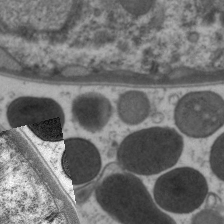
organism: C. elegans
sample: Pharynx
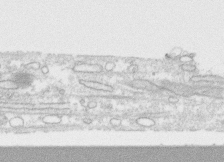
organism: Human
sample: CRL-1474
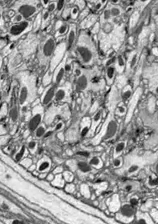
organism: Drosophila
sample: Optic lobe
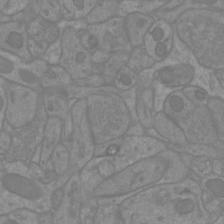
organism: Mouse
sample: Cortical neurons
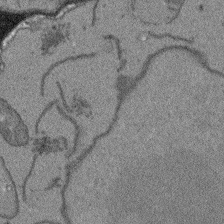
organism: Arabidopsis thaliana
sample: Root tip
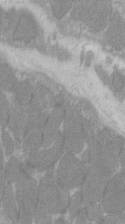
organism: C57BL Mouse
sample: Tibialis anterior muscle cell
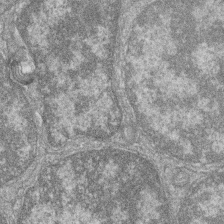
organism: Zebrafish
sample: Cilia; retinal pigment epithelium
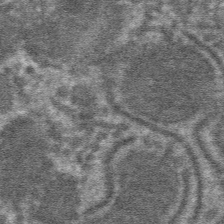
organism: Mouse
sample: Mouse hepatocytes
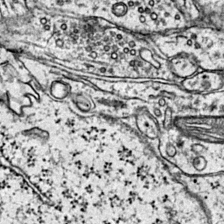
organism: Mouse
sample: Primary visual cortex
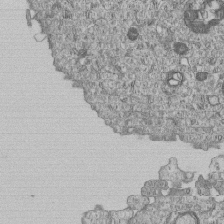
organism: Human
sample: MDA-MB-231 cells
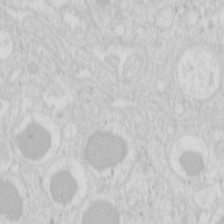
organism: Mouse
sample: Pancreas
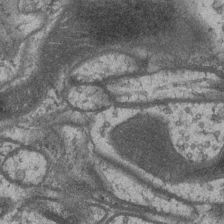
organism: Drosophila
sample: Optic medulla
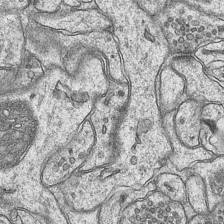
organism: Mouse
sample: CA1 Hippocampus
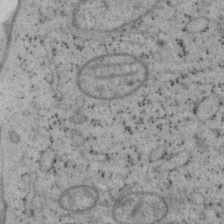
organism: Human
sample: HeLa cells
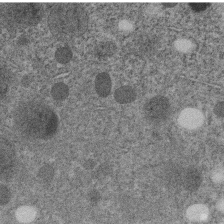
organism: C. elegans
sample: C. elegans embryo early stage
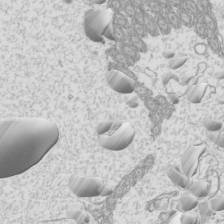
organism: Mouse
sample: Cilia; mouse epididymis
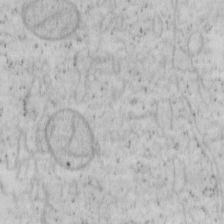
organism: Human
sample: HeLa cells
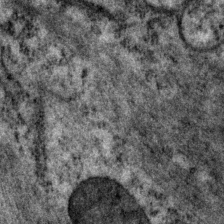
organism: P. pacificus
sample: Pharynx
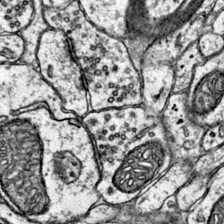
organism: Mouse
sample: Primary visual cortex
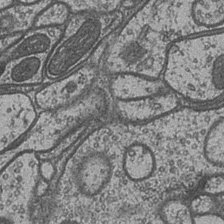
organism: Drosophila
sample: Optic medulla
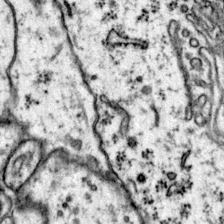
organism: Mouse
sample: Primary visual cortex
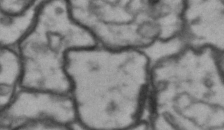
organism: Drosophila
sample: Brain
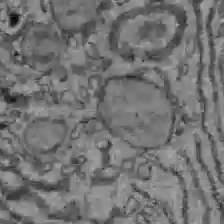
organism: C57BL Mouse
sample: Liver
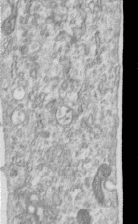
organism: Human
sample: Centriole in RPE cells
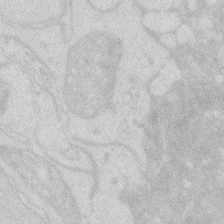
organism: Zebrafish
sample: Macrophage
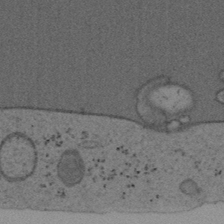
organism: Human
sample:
········
- [Exercise requirements]: A verbatim copy of the records is expected, from their first line through the line with "sample: Pancreas", inclusive, with the pictures removed.

- [Answer for this exercise]:
organism: C. elegans
sample: Pharynx
organism: Human
sample: CRL-1474
organism: Drosophila
sample: Optic lobe
organism: Mouse
sample: Cortical neurons
organism: Arabidopsis thaliana
sample: Root tip
organism: C57BL Mouse
sample: Tibialis anterior muscle cell
organism: Zebrafish
sample: Cilia; retinal pigment epithelium
organism: Mouse
sample: Mouse hepatocytes
organism: Mouse
sample: Primary visual cortex
organism: Human
sample: MDA-MB-231 cells
organism: Mouse
sample: Pancreas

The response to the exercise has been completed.